I’ll never forget the day I got in (officially). I signed into my ND admissions portal from the front yard of my parents’ Virginia home, and I took a deep breath as I opened the decision: Accepted.
So I sobbed for a while and texted Michael Hines to let him know. He responded in all caps, “WELCOME HOME!” which sent chills down my spine and made my cry harder — because until that point, Notre Dame hadn’t been a home for me. It’d been a dream, something to aspire to. And that day, for the first time, I knew it finally always belonged to me.
Just a few months later, my feelings were very different. Having achieved my goal, I was in a constant state of “now what?” And somewhere in that pool of “now what?” (coupled with some mononucleosis-fueled angst), I found my excitement replaced with dissatisfaction and even anger.
I was angry that everyone was signing leases for senior year when I still had no idea who I wanted to live with.

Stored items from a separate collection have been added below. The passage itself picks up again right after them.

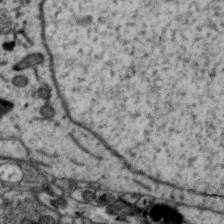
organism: Zebra finch
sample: Brain
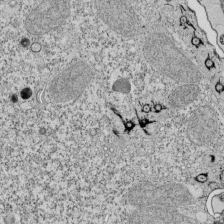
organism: Tetrahymena
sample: Cilia in tetrahymena
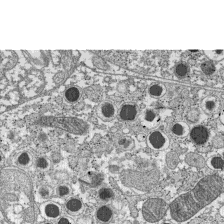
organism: C57BL Mouse
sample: Pancreatic islet
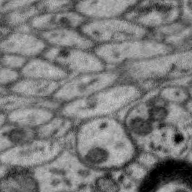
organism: Zebra finch
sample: Brain
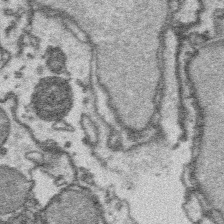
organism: Platynereis dumerilii
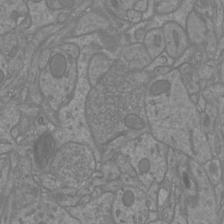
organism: Mouse
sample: Cortical neurons
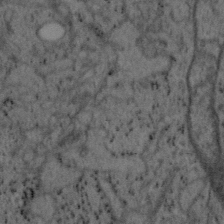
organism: Human
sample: HeLa cells
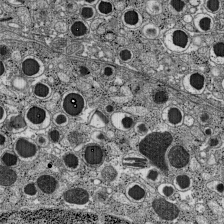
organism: C57BL Mouse
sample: Pancreatic islet
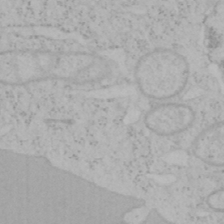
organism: Mouse
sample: OT-I killer T cells with ID8 ovarian cancer cells
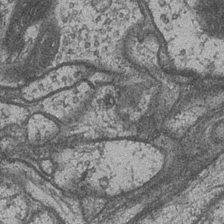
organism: Drosophila
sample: Optic medulla
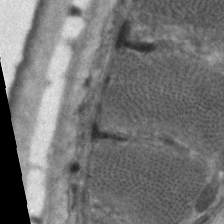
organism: C. elegans
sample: Pharynx
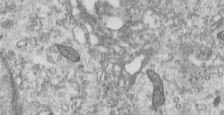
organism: Human
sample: Centriole in RPE cells
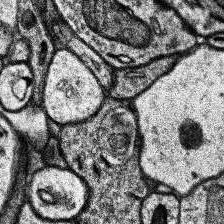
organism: Human
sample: Temporal Lobe
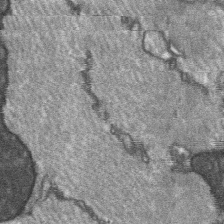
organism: C57BL Mouse
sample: Soleus
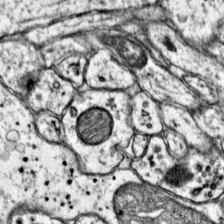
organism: Mouse
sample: Primary visual cortex
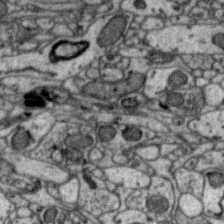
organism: Zebra finch
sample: Brain
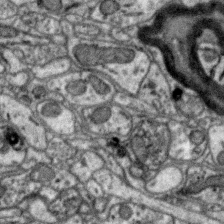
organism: Zebra finch
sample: Brain
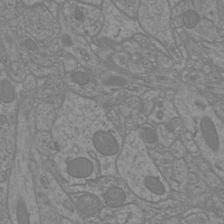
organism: Mouse
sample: Cortical neurons
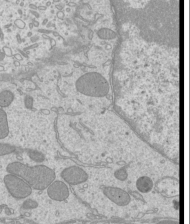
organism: Mouse
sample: Cilia; mouse epididymis
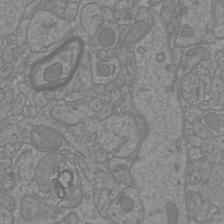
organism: Mouse
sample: Cortical neurons
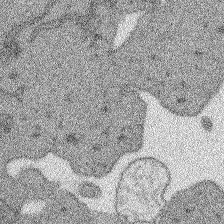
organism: Human
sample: HeLa cells
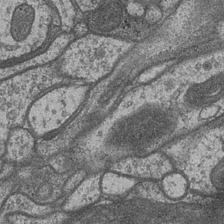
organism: Drosophila
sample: Optic medulla
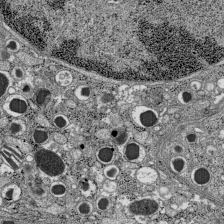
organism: C57BL Mouse
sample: Pancreatic islet
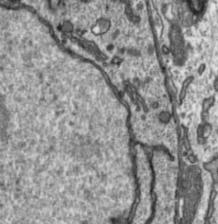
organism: Toxoplasma gondii
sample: Parasites in a vacuole inside a host cell
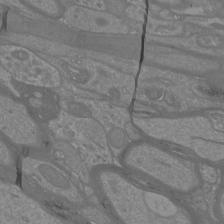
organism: Mouse
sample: Cortical neurons
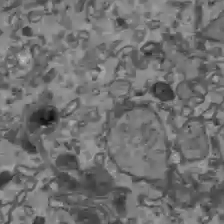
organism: C57BL Mouse
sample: Liver
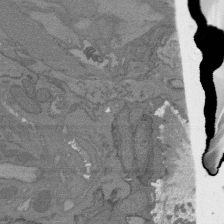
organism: C. elegans
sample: AFD neurons C. elegans
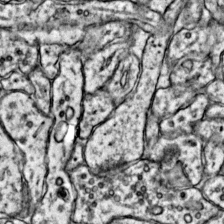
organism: Mouse
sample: Primary visual cortex
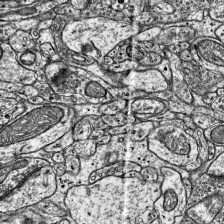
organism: Mouse
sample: Visual Cortex
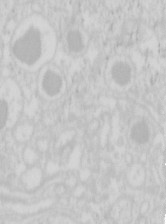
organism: Mouse
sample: Pancreas
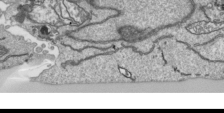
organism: Human
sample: Mitochondria in HCT116 cells
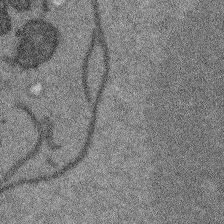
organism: Arabidopsis thaliana
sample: Root tip
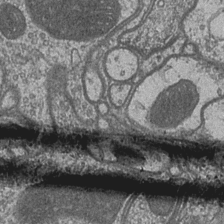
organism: Drosophila
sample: Optic medulla
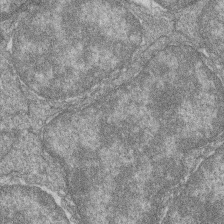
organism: Zebrafish
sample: Cilia; retinal pigment epithelium
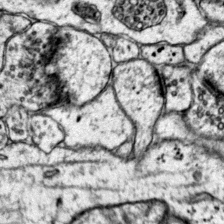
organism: Mouse
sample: Primary visual cortex
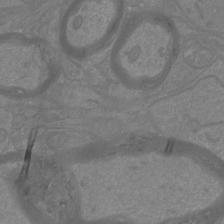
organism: Mouse
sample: Cortical neurons
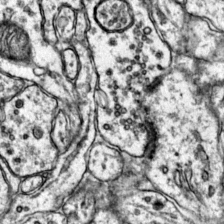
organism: Mouse
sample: Primary visual cortex
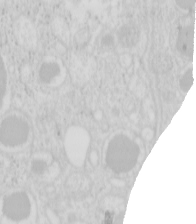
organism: Mouse
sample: Pancreas
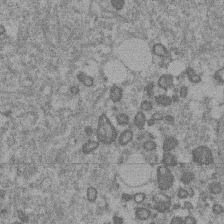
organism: Mouse
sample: Dividing mouse embryo 1 cell stage
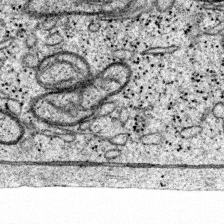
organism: Human
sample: HeLa cells
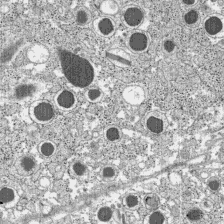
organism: C57BL Mouse
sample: Pancreatic islet
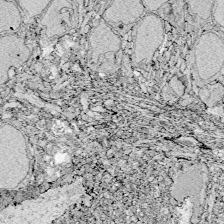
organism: Zebrafish
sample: Whole-Brain
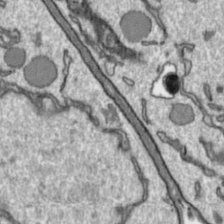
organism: Toxoplasma gondii
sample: Parasites in a vacuole inside a host cell
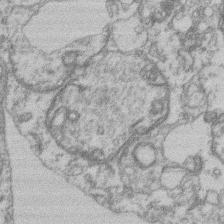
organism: Mouse
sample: T cell stromal cell synapse
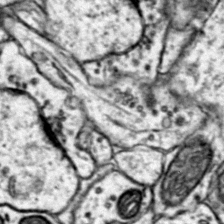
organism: Mouse
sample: Primary visual cortex
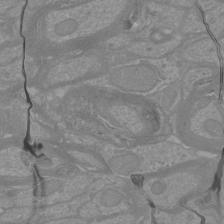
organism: Mouse
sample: Cortical neurons
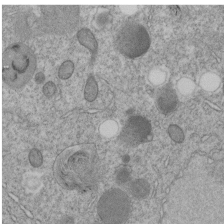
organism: C. elegans
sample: C. elegans embryo early stage
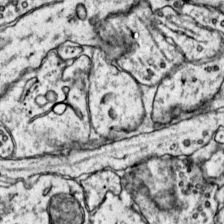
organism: Mouse
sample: Primary visual cortex
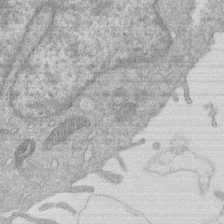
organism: Human
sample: Macrophage cells
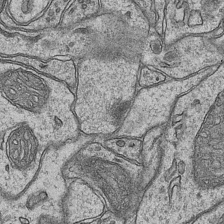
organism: Mouse
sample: CA1 Hippocampus
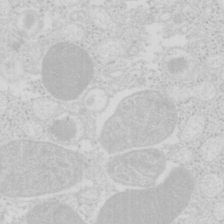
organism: Mouse
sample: Pancreas
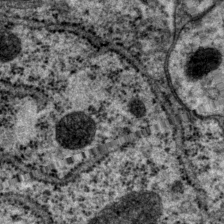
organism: P. pacificus
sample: Pharynx
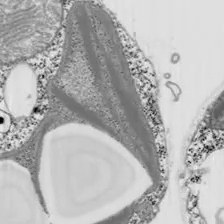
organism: Chlamydomonas reinhardtii
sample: Whole Cell
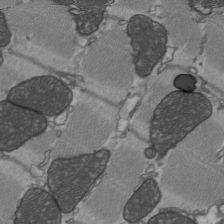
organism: C57BL Mouse
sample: Heart
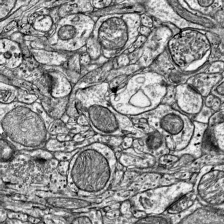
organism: Mouse
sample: Visual Cortex
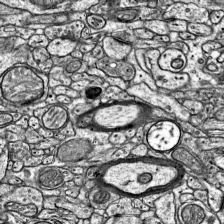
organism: Mouse
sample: Visual Cortex
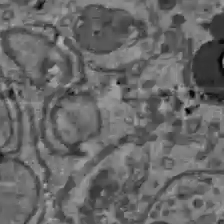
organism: C57BL Mouse
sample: Liver
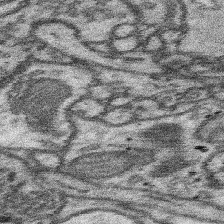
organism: Mouse
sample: Somatosensory cortex neuropil
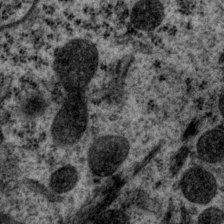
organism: P. pacificus
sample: Pharynx
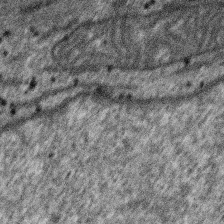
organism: Human
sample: Lung epithelial cells infected with SARS-CoV-2
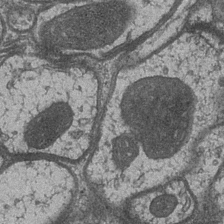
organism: Drosophila
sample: Optic medulla
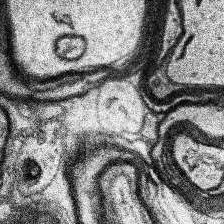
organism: Human
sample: Temporal Lobe
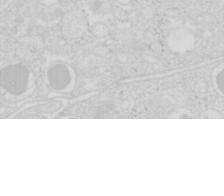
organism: Mouse
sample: Pancreas
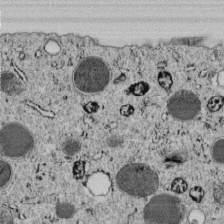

I was angry that after we lost (badly) to Marshall University, students were quick to attack Marshall’s acceptance rate and average ACT score but slow to accept defeat. I was angry that too often people would question why I was an English major, under the assumption that I wouldn’t have job security post-grad. I was angry that Notre Dame was closer to real life than I’d imagined. In other words, Notre Dame didn’t exist in that dream space it used to, that dream place full of beer and endless kindness and bagpipes (soooo many bagpipes).
So in October, I told my friend I wanted to transfer.
We talked about it briefly one night, and then never again.
And while I never wound up applying to transfer anywhere, I remember feeling so ashamed that I even had that passing thought. I knew I was supposed to love Notre Dame: I was supposed to love the school spirit and those beautiful, drunken tailgates and the community that transcends time and place, but I was disappointed in so much. I was disappointed in the student body, which sometimes felt pretentious and homogenous, the academics, which sometimes felt overhyped and the culture that sometimes told me I wasn’t good enough. I was certifiably: Falling out of Love with Notre Dame™.
But then something changed.
I started asking my friends some questions — why they came here and why they stay here — and I realized sometimes we get too comfortable asking people “why did you come to Notre Dame?” when really we should be asking “why do you stay at Notre Dame?”
Because this … is a choice. Every day we attend classes and go to events and eat and sleep and study on this campus, we are choosing to stay. We are saying “yes” to the Notre Dame experience and “no” to everything else. We are opting in.
So, you might ask me: Kate Casper, why do you stay?
And I’ll tell you, I stay because there is no place like Notre Dame, and I really really need Notre Dame.
I need study sessions that are followed with trips to the Grotto. I need old white men to hand me drinks before football games and talk to me about the “good old days in Dillon Hall.” I need advocates and alumni who tell me: English majors can do anything. I need friends like Clare and Viz and Aedan and my Gateway family and the BP girls who are always game for a 30-minute weekend debrief (preferably on a whiteboard). I need Tyrone to grin at me and say, “Good morning” when it’s 2 a.m. and I’m finally leaving LaFun. I need Johannes Gorranson to push me and make me a better poet. I need formals in Corbett Hall with a date named Quack who guesses my phone password using only “magic.”
Really, I need all of this. I need the bitter cold in my parka just as much as I need those Indiana summer days at the beginning of each year when North and South Quad come alive with students playing spikeball and sprawling out in the grass on picnic blankets. I need mac ‘n’ cheese from Yaz’s and lake walks and runs around Notre Dame and St. Mary’s College and Holy Cross. I need the good times and the bad. I need the nights I dance till my legs give out just as much as the nights I feel like the loneliest girl on this campus … because sometimes, that happens too.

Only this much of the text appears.